Task description → Transcribe every entry word for word, but skip the images.
*** Begin section ***
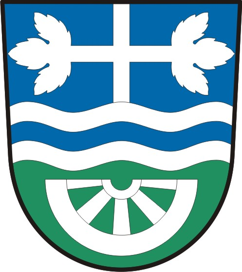 Všestudy
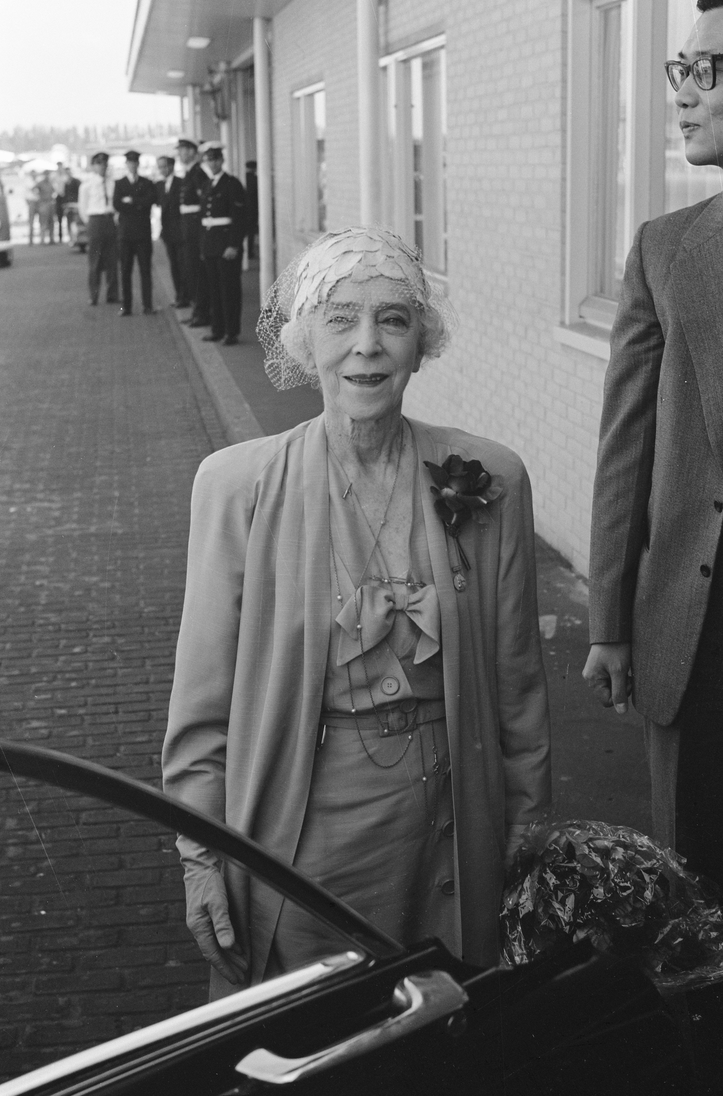 Collectie / Archief : Fotocollectie Anefo Reportage / Serie : [ onbekend ] Beschrijving : Kon. moeder Elisabeth van Belgie vertrekt naar Peking Datum : 21 september 1961 Locatie : Peking Persoonsnaam : Elisabeth van Belgie Fotograaf : Pot, Harry / Anefo Auteursrechthebbende : Nationaal Archief Materiaalsoort : Negatief (zwart/wit) Nummer archiefinventaris : bekijk toegang 2.24.01.05 Bestanddeelnummer : 912-9578
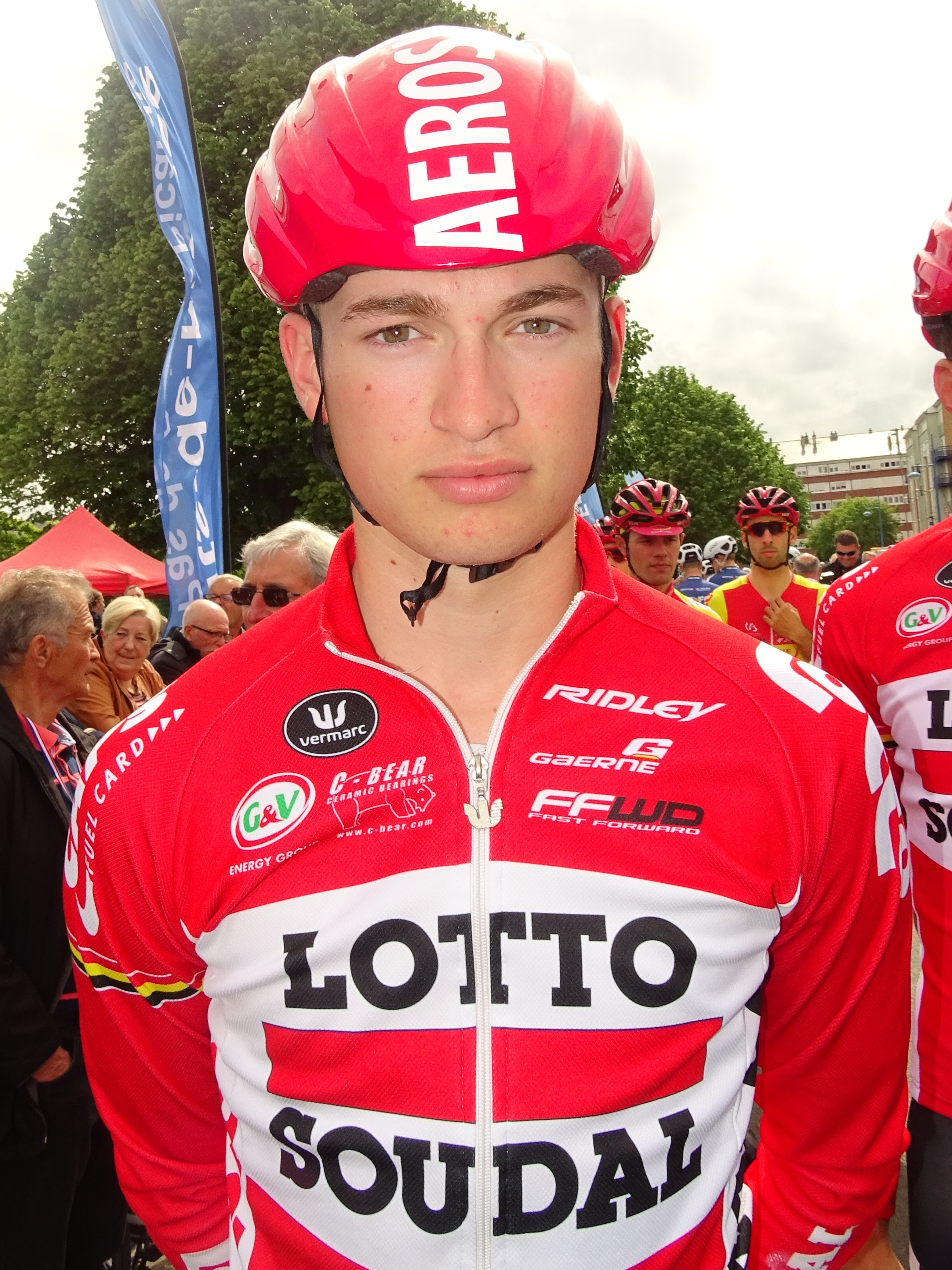 Reportage réalisé le vendredi 20 mai 2016 à l'occasion du départ de la première étape du Paris-Arras Tour 2016 à Douchy-les-Mines, Nord, Nord-Pas-de-Calais-Picardie, France.
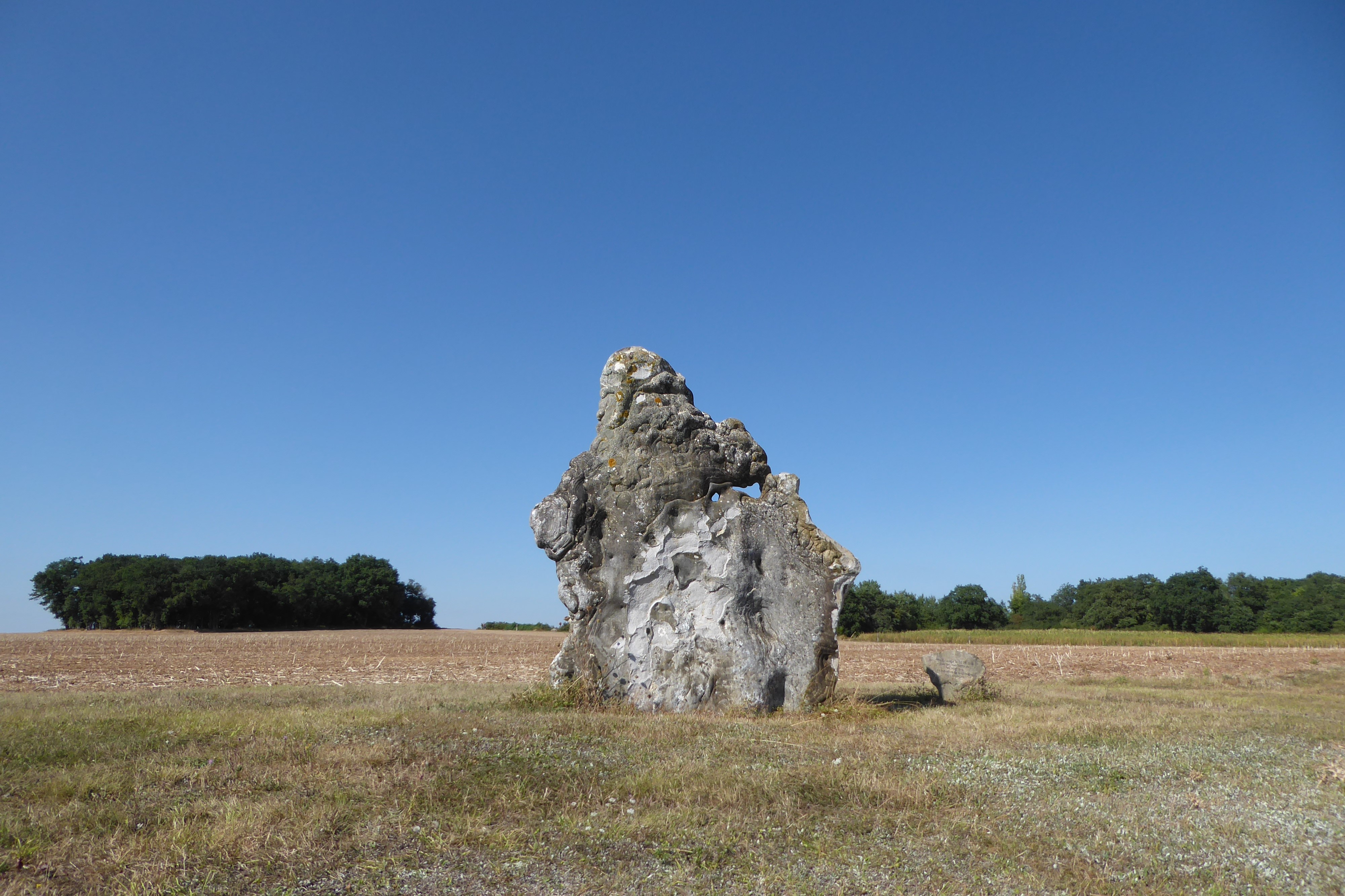 menhir de l'an 2000, érigé par 200 volontaires à Mévoisins, Eure-et-Loir, France. Hauteur : 4,2 mètres, masse : 10 tonnes.
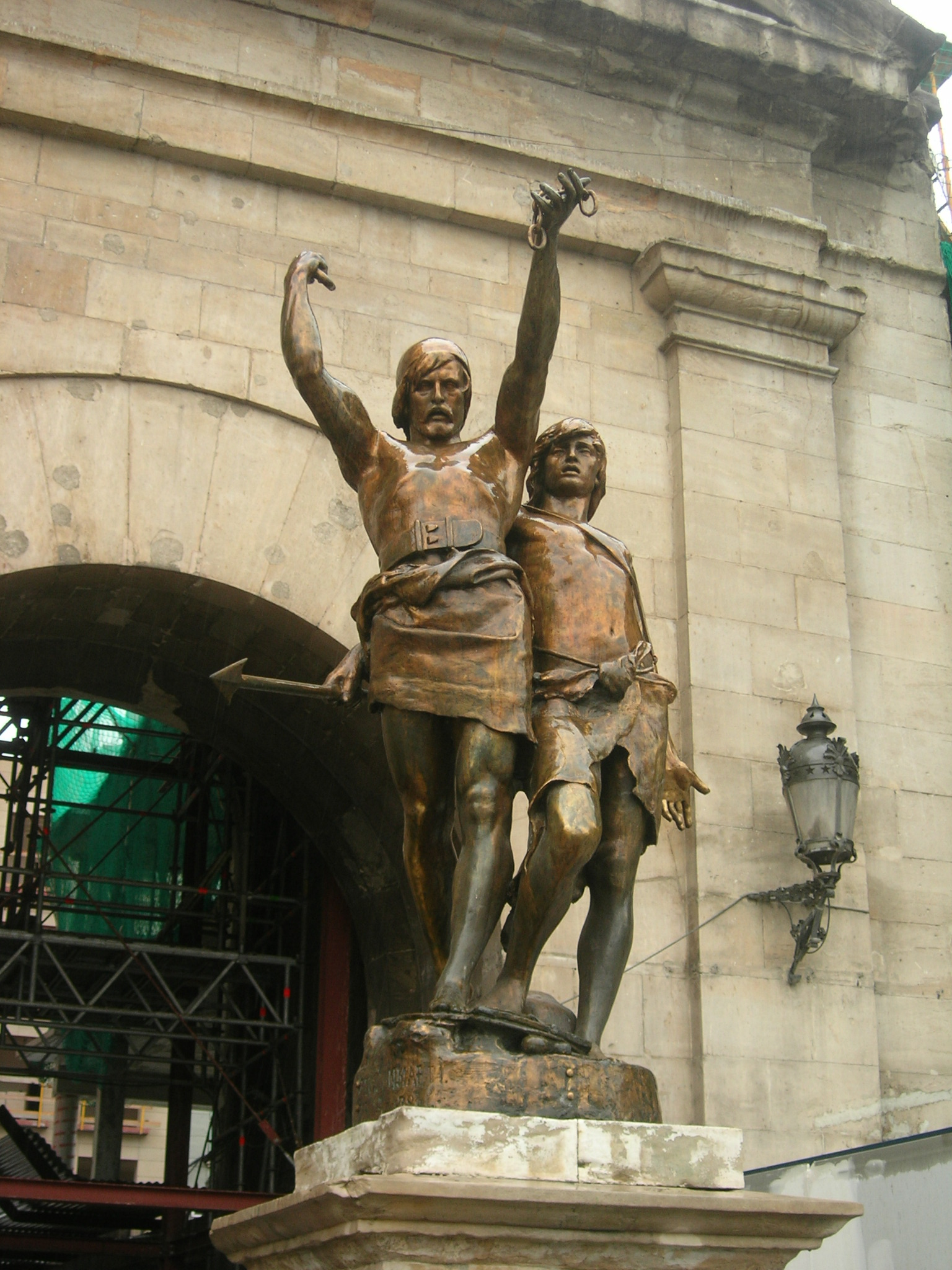 Estàtues d'Indíbil i Mandoni (Lleida)
*** End section ***
Result →
 Všestudy
 Collectie / Archief : Fotocollectie Anefo Reportage / Serie : [ onbekend ] Beschrijving : Kon. moeder Elisabeth van Belgie vertrekt naar Peking Datum : 21 september 1961 Locatie : Peking Persoonsnaam : Elisabeth van Belgie Fotograaf : Pot, Harry / Anefo Auteursrechthebbende : Nationaal Archief Materiaalsoort : Negatief (zwart/wit) Nummer archiefinventaris : bekijk toegang 2.24.01.05 Bestanddeelnummer : 912-9578
 Reportage réalisé le vendredi 20 mai 2016 à l'occasion du départ de la première étape du Paris-Arras Tour 2016 à Douchy-les-Mines, Nord, Nord-Pas-de-Calais-Picardie, France.
 menhir de l'an 2000, érigé par 200 volontaires à Mévoisins, Eure-et-Loir, France. Hauteur : 4,2 mètres, masse : 10 tonnes.
 Estàtues d'Indíbil i Mandoni (Lleida)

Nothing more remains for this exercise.